WHAT THE EXERCISE ASKS:
Using the listing below, copy exactly each line from the one that has "vlajka, Třebětice, okres Kroměříž" through the one that has "Спољашњост цркве"; omit the pictures.

*** EXTRACTED MATERIAL ***

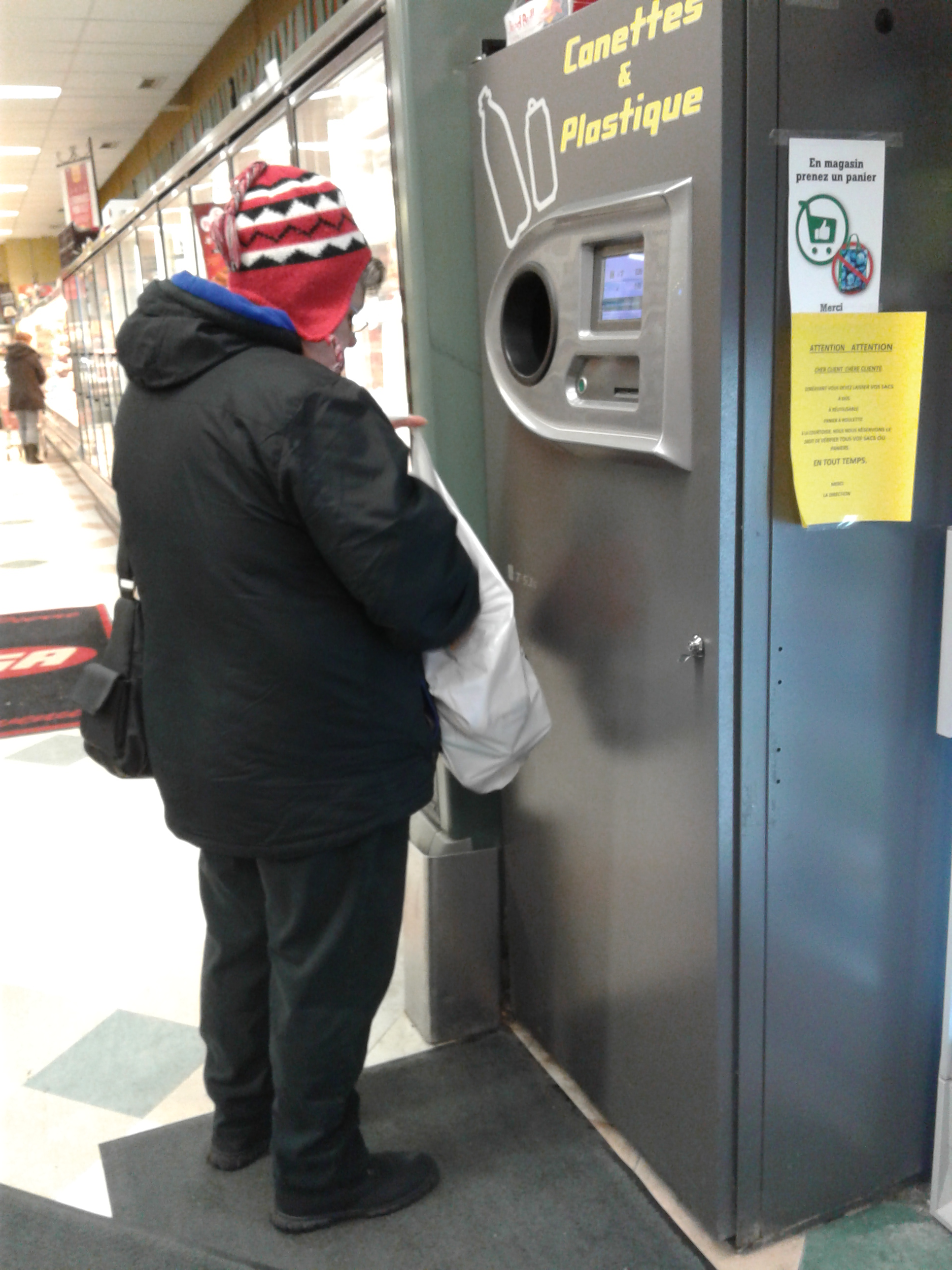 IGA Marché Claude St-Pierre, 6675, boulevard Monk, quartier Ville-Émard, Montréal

*** End of EXTRACTED MATERIAL ***
*** EXTRACTED MATERIAL ***

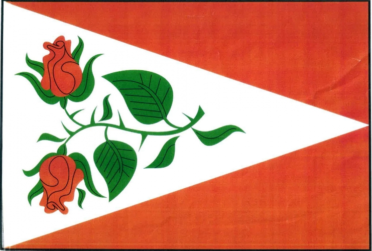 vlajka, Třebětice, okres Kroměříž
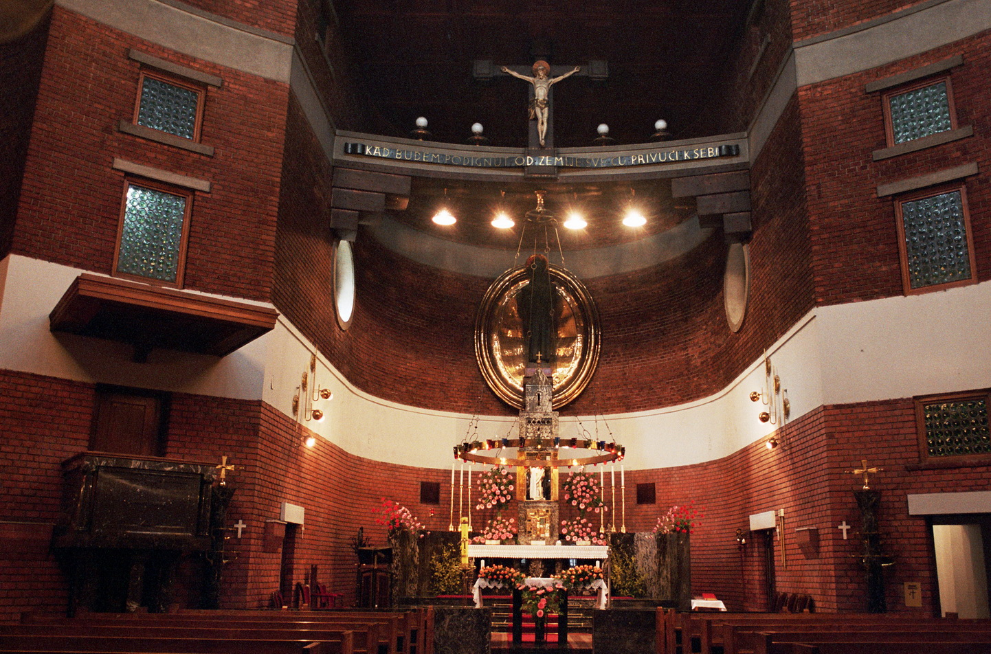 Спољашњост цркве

*** End of EXTRACTED MATERIAL ***

WRITTEN ANSWER:
 vlajka, Třebětice, okres Kroměříž
 Спољашњост цркве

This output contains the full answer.